[Opening Given data section]

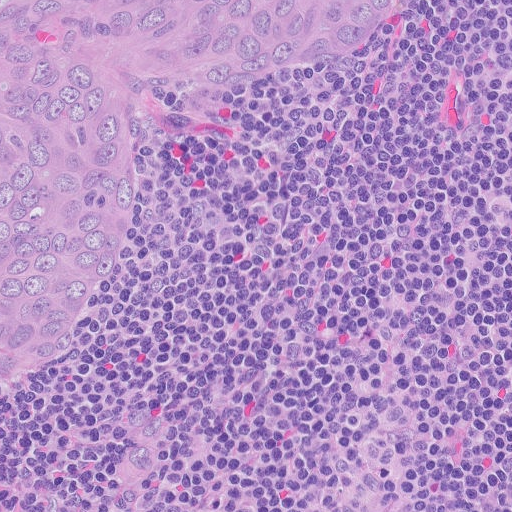
Lymph node section stained with H&E, from a whole-slide image of a breast-cancer sentinel node. Magnification about 20×, about 0.26 mm across the frame, about 0.5 µm per pixel.
One metastatic tumour region; its boundary, reduced to 10 corners and listed clockwise: (0, 0), (416, 0), (374, 42), (212, 116), (168, 124), (141, 162), (112, 284), (42, 394), (8, 428), (0, 455).
One more small tumour piece is annotated here but not outlined.
The annotated tumour makes up about 25% of the crop.

[Closing Given data section]

Pictures included in the data should be dropped; everything else must be repeated exactly.

- [Exercise solution]
Lymph node section stained with H&E, from a whole-slide image of a breast-cancer sentinel node. Magnification about 20×, about 0.26 mm across the frame, about 0.5 µm per pixel.
One metastatic tumour region; its boundary, reduced to 10 corners and listed clockwise: (0, 0), (416, 0), (374, 42), (212, 116), (168, 124), (141, 162), (112, 284), (42, 394), (8, 428), (0, 455).
One more small tumour piece is annotated here but not outlined.
The annotated tumour makes up about 25% of the crop.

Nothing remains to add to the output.